In this project, we will compare two algorithms for stock prediction. First, we will utilize the Long Short Term Memory(LSTM) network to do the Stock Market Prediction. LSTM is a powerful method that is capable of learning order dependence in sequence prediction problems. Furthermore, we will utilize Generative Adversarial Network(GAN) to make the prediction. LSTM will be used as a generator, and CNN as a discriminator. In addition, Natural Language Processing(NLP) will also be used in this project to analyze the influence of News on stock prices.

MIT License

225 stars 102 forks source link

dataset = pd.read_csv('Finaldata_with_Fourier.csv', parse_dates=['Date']) ... y_value = pd.DataFrame(dataset.iloc[:, 3]) y_scaler = MinMaxScaler(feature_range=(-1, 1)) y_scaler.fit(y_value) y_scale_dataset = y_scaler.fit_transform(y_value) X, y, yc = get_X_y(X_scale_dataset, y_scale_dataset) y_train, y_test, = split_train_test(y) yc_train, yc_test, = split_train_test(yc)

The data leakage in this project is serious, I doubt how could those academic peer reviewed the paper...

train_size = round(len(dataset) * 0.7)
print(f'Training Data Size: {train_size}')
train_data = dataset[0:train_size]
test_data = dataset[train_size:]

X_train = pd.DataFrame(train_data)
X_test = pd.DataFrame(test_data)
y_train = pd.DataFrame(train_data['Close'])
y_test = pd.DataFrame(test_data['Close'])

# Fit & Transform Features
# Normalized the data
X_scaler = MinMaxScaler(feature_range=(-1, 1))
y_scaler = MinMaxScaler(feature_range=(-1, 1))
X_train = X_scaler.fit_transform(X_train)
y_train = y_scaler.fit_transform(y_train)
X_test = X_scaler.transform(X_test)
y_test = y_scaler.transform(y_test)

This snippet will generate the normalised data without data leakage.
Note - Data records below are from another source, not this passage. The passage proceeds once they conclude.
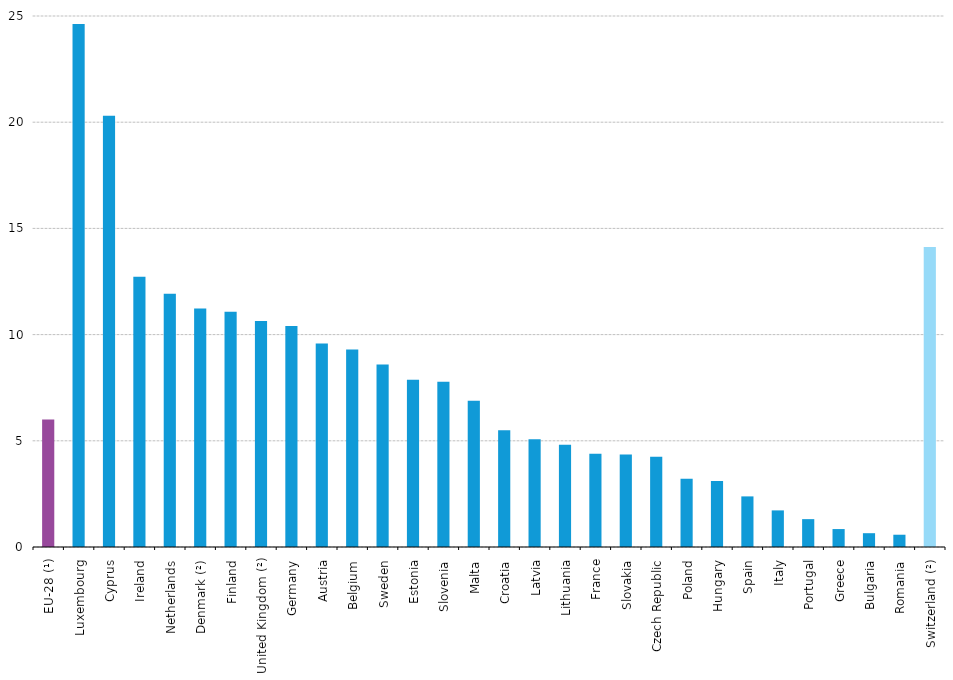
| Category | Series 0 |
|---|---|
| EU-28 (¹) | 5.999 |
| Luxembourg | 24.622 |
| Cyprus | 20.298 |
| Ireland | 12.727 |
| Netherlands | 11.927 |
| Denmark (²) | 11.228 |
| Finland | 11.078 |
| United Kingdom (²) | 10.646 |
| Germany | 10.407 |
| Austria | 9.584 |
| Belgium | 9.301 |
| Sweden | 8.59 |
| Estonia | 7.871 |
| Slovenia | 7.777 |
| Malta | 6.88 |
| Croatia | 5.499 |
| Latvia | 5.074 |
| Lithuania | 4.815 |
| France | 4.385 |
| Slovakia | 4.359 |
| Czech Republic | 4.255 |
| Poland | 3.21 |
| Hungary | 3.104 |
| Spain | 2.383 |
| Italy | 1.723 |
| Portugal | 1.311 |
| Greece | 0.845 |
| Bulgaria | 0.65 |
| Romania | 0.578 |
| Switzerland (²) | 14.13 |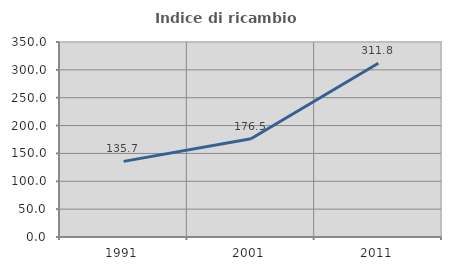
| Category | Indice di ricambio occupazionale  |
|---|---|
| 1991.0 | 135.739 |
| 2001.0 | 176.458 |
| 2011.0 | 311.829 |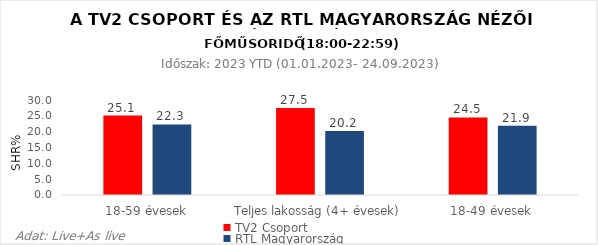
| Category | TV2 Csoport | RTL Magyarország |
|---|---|---|
| 18-59 évesek | 25.1 | 22.3 |
| Teljes lakosság (4+ évesek) | 27.5 | 20.2 |
| 18-49 évesek | 24.5 | 21.9 |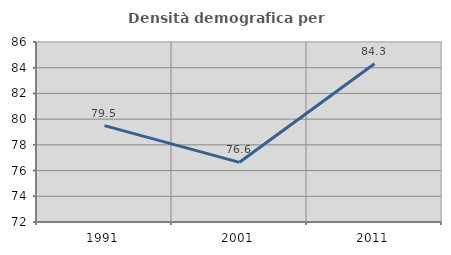
| Category | Densità demografica |
|---|---|
| 1991.0 | 79.499 |
| 2001.0 | 76.641 |
| 2011.0 | 84.305 |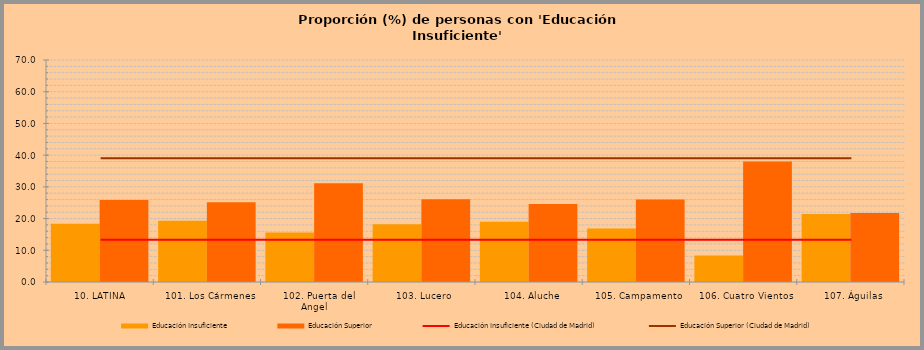
| Category | Educación Insuficiente | Educación Superior |
|---|---|---|
|  10. LATINA | 18.399 | 25.85 |
|    101. Los Cármenes | 19.342 | 25.161 |
|    102. Puerta del Angel | 15.588 | 31.131 |
|    103. Lucero | 18.202 | 26.106 |
|    104. Aluche | 18.997 | 24.576 |
|    105. Campamento | 16.89 | 26.027 |
|    106. Cuatro Vientos | 8.355 | 38 |
|    107. Águilas | 21.449 | 21.748 |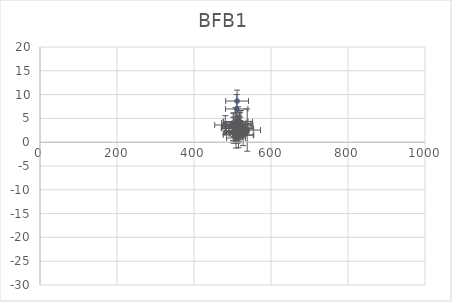
| Category | BFB1 |
|---|---|
| 538.2289088528519 | 2.544 |
| 501.84486866545245 | 3.219 |
| 518.2324019587088 | 3.568 |
| 514.4143389407441 | 4.307 |
| 512.0122797528156 | 8.645 |
| 519.571078084118 | 3.766 |
| 520.422705120105 | 3.147 |
| 510.9305548204578 | 6.982 |
| 508.1305848798492 | 4.326 |
| 502.6303256229243 | 3.18 |
| 481.36283885910757 | 3.618 |
| 503.4335973327576 | 4.05 |
| 503.3271266413353 | 3.206 |
| 527.5389555381939 | 1.441 |
| 513.9744307321271 | 1.82 |
| 522.1442134433612 | 3.904 |
| 520.3334775406837 | 2.549 |
| 511.62649653730466 | 2.245 |
| 509.2055622412332 | 2.373 |
| 509.1546522658838 | 0.879 |
| 513.3818468396864 | 2.346 |
| 502.81700292125737 | 1.943 |
| 508.8824777022375 | 1.851 |
| 516.8452249479685 | 1.993 |
| 515.3459370190768 | 3.164 |
| 515.7394985586329 | 1.545 |
| 512.9121652606509 | 2.881 |
| 511.3871707534645 | 2.056 |
| 503.58581322218106 | 2.008 |
| 514.5456624239372 | 3.601 |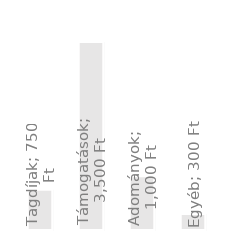
| Category | Éves bevétel |
|---|---|
| Tagdíjak | 750 |
| Támogatások | 3500 |
| Adományok | 1000 |
| Egyéb | 300 |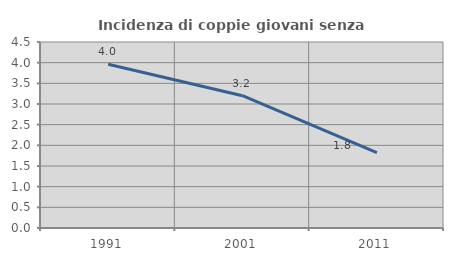
| Category | Incidenza di coppie giovani senza figli |
|---|---|
| 1991.0 | 3.96 |
| 2001.0 | 3.201 |
| 2011.0 | 1.823 |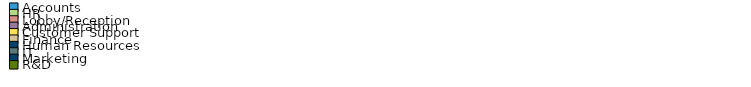
| Category | Series 0 | Monday |
|---|---|---|
| Accounts |  | 1 |
| HR |  | 1 |
| Lobby/Reception |  | 0 |
| Administration |  | 0 |
| Customer Support |  | 1 |
| Finance |  | 0 |
| Human Resources |  | 0 |
| IT |  | 0 |
| Marketing |  | 0 |
| R&D |  | 0 |
| Sales |  | 0 |

After this correction, the scaler will not work probably which makes the model useless.

The price in testing period is way higher than training price, using common method like z-score or MinMax will not be useful.

So either it needs to use adaptive normalisation or changing the model target (y_value) to percentage delta change or trend classification.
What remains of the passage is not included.